The yearly forecasts were new. At its half-year earnings announcement in February, ASX-listed Lifestyle Communities forecast 1100-1300 new settlements over the three years to 2024 and between 450 and 550 DMF sales – figures it repeated on Tuesday.

Mr Kelly said supply chain problems of soaring materials costs and labour shortages had not affected the company, which worked with just one builder, Todd Devine Homes, and gave it certainty by telling it before the start of each year how many homes it would build.

“He knows how many buildings he will be ordering,” Mr Kelly said. “He’s able to get the volume, talk to suppliers and get preferential treatment and guarantees.”

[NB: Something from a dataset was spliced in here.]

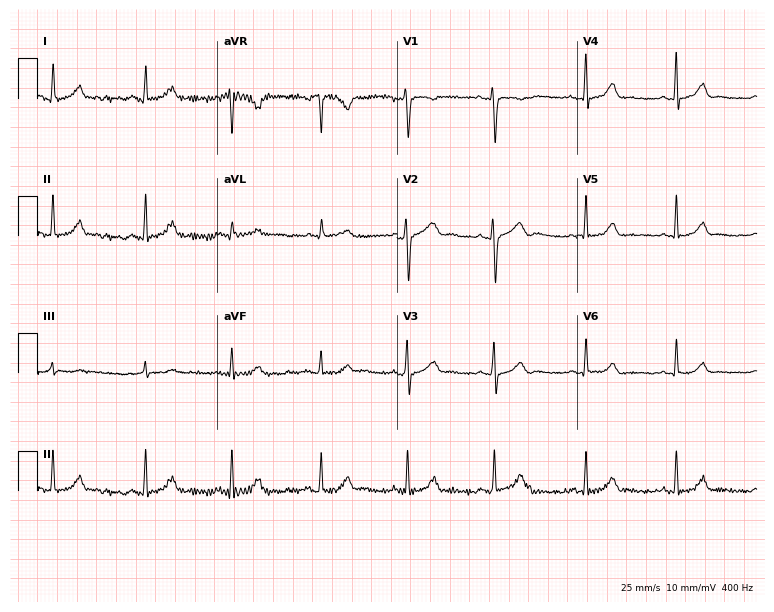
Resting 12-lead electrocardiogram (7.3-second recording at 400 Hz). Patient: a 33-year-old female. Read as a normal ECG.

But the company pays for that certainty with cost-plus terms under which it guarantees to cover the cost of materials and pay the builder a fixed percentage margin on top. It also pays suppliers on seven-day terms.

“We can pass on cost increases through our sale prices,” Mr Kelly said. He did not say how much the company had increased prices this year.

Materials and labour shortages, along with heavy rain across the east coast of Australia have prompted companies including Lifestyle Communities’ rival, Ingenia Communities, to scale back forecasts for the year.

“You’ve seen other companies come out with downgrades,” Mr Kelly said.

“We’re the only one who’s coming out and exceeding expectations. We said we do what we would do and do it well, but there’s a lot of thought that’s gone into how we manage supply.”

Shares in Lifestyle Communities closed 24¢ lower yesterday, or 2 per cent, at $12.07.